Allocates memory on the Heap with alignment and padding suitable for vectorized access.

Memory that was allocated with this function must be released with Vc::free! Other methods might work but are not portable.

Parameters
nSpecifies the number of objects the allocated memory must be able to store.
Template Parameters
TThe type of the allocated memory. Note, that the constructor is not called.
ADetermines the alignment of the memory. See Vc::MallocAlignment.
Returns
Pointer to memory of the requested type, or 0 on error. The allocated memory is padded at the end to be a multiple of the requested alignment A. Thus if you request memory for 21 int objects, aligned via Vc::AlignOnCacheline, you can safely read a full cacheline until the end of the array, without generating an out-of-bounds access. For a cacheline size of 64 Bytes and an int size of 4 Bytes you would thus get an array of 128 Bytes to work with.
Warning
  • The standard malloc function specifies the number of Bytes to allocate whereas this function specifies the number of values, thus differing in a factor of sizeof(T).
  • This function is mainly meant for use with builtin types. If you use a custom type with a sizeof that is not a multiple of 2 the results might not be what you expect.
  • The constructor of T is not called. You can make up for this:
    SomeType *array = new(Vc::malloc<SomeType, Vc::AlignOnCacheline>(N)) SomeType[N];
See Also
Vc::free
void Vc::free ( T *  p)

Frees memory that was allocated with Vc::malloc.

Parameters
pThe pointer to the memory to be freed.
Template Parameters
TThe type of the allocated memory.
Warning
The destructor of T is not called. If needed, you can call the destructor before calling free:
for (int i = 0; i < N; ++i) {
p[i].~T();
}
See Also
Vc::malloc
void Vc::prefetchForOneRead ( const void *  addr)

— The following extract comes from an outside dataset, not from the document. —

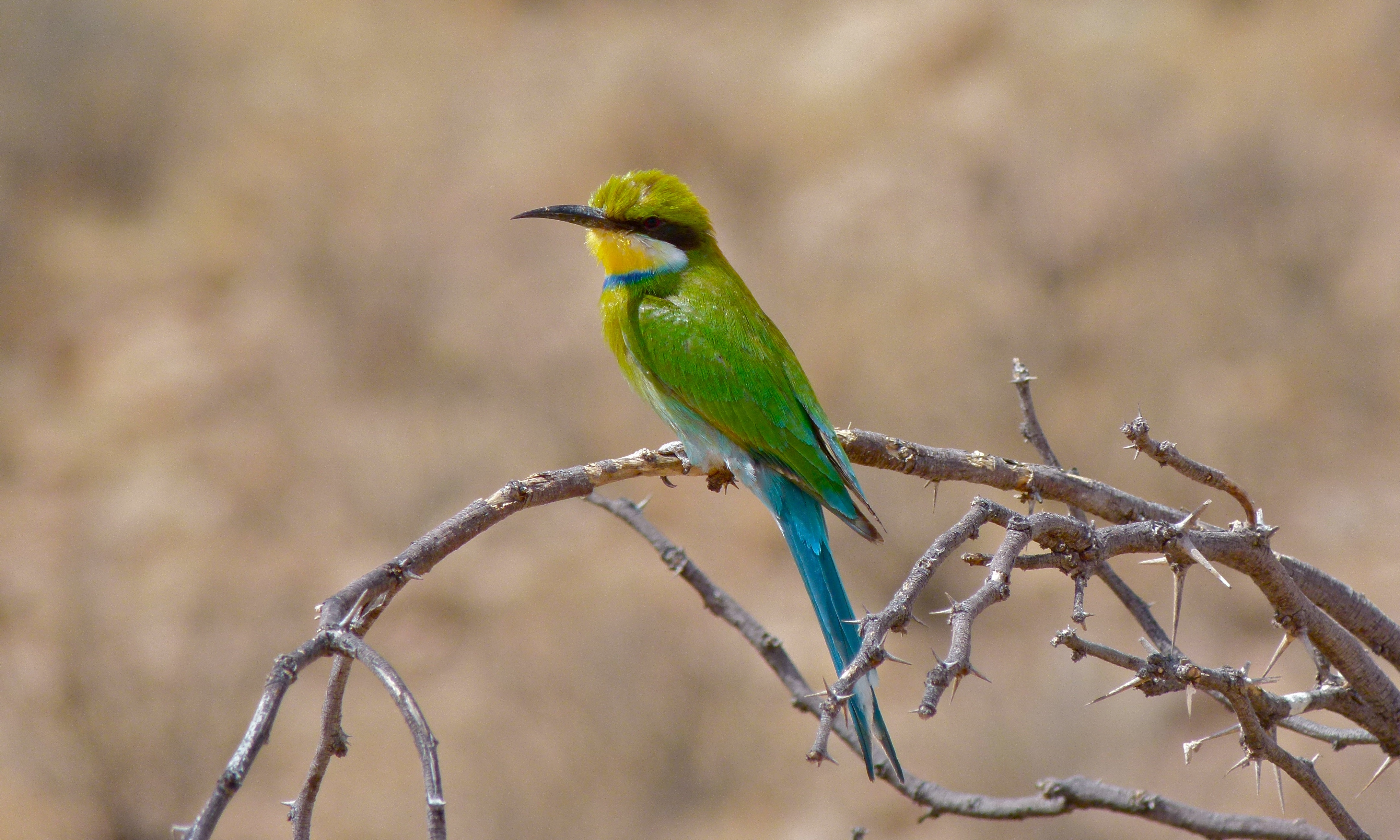 Auob Riverbed, Kgalagadi Transfrontier Park, SOUTH AFRICA
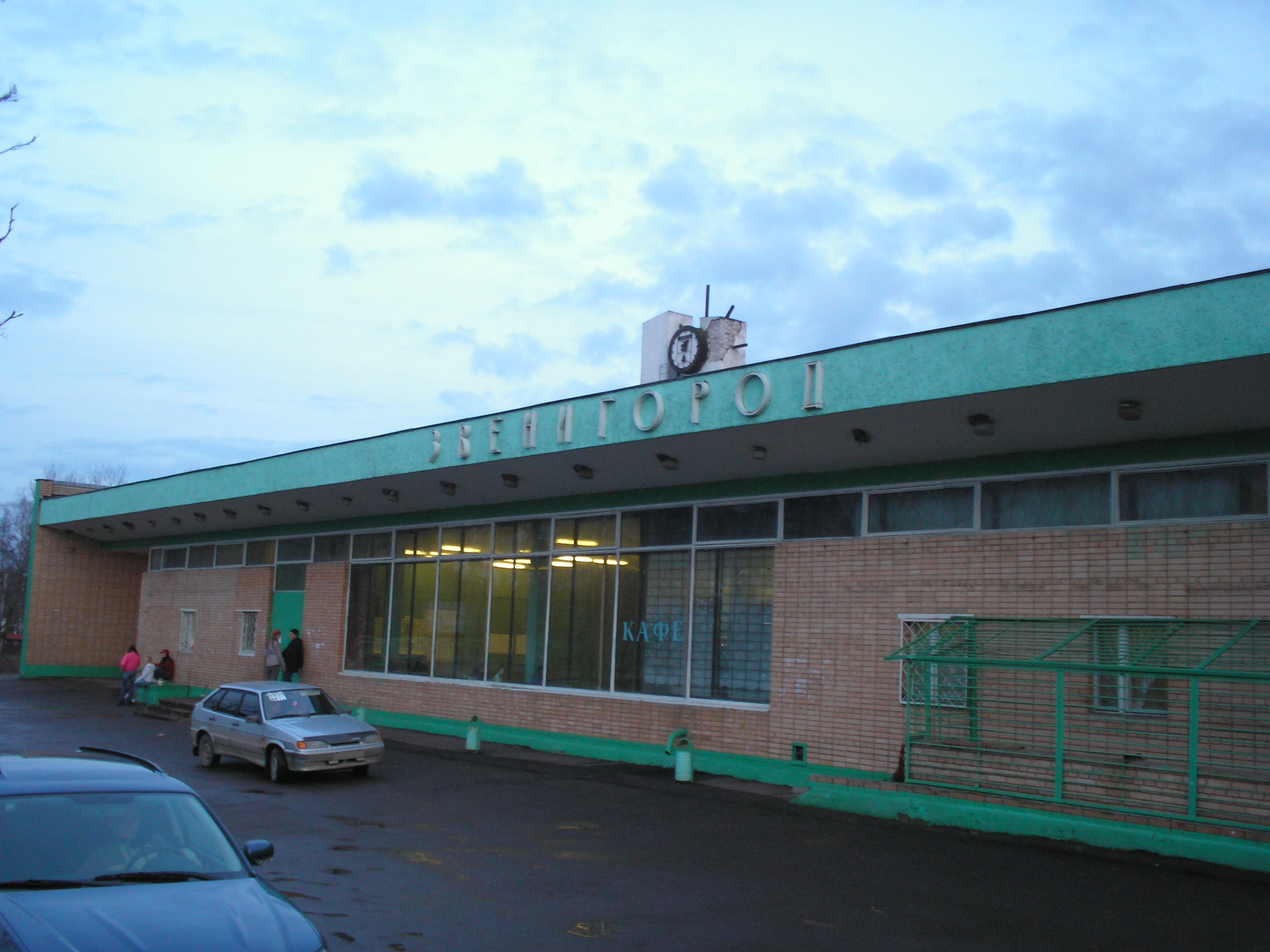 Swenigorod Bahnhof

Prefetch the cacheline containing addr for a single read access.

This prefetch completely bypasses the cache, not evicting any other data.

Parameters
addrThe cacheline containing addr will be prefetched.
void Vc::prefetchForModify ( const void *  addr)

Prefetch the cacheline containing addr for modification.

This prefetch evicts data from the cache. So use it only for data you really will use. When the target system supports it the cacheline will be marked as modified while prefetching, saving work later on.

Parameters
addrThe cacheline containing addr will be prefetched.
void Vc::prefetchClose ( const void *  addr)

Prefetch the cacheline containing addr to L1 cache.

This prefetch evicts data from the cache. So use it only for data you really will use.

Parameters
addrThe cacheline containing addr will be prefetched.
void Vc::prefetchMid ( const void *  addr)

Prefetch the cacheline containing addr to L2 cache.

This prefetch evicts data from the cache. So use it only for data you really will use.

Parameters
addrThe cacheline containing addr will be prefetched.
void Vc::prefetchFar ( const void *  addr)

Prefetch the cacheline containing addr to L3 cache.

This prefetch evicts data from the cache. So use it only for data you really will use.

Parameters
addrThe cacheline containing addr will be prefetched.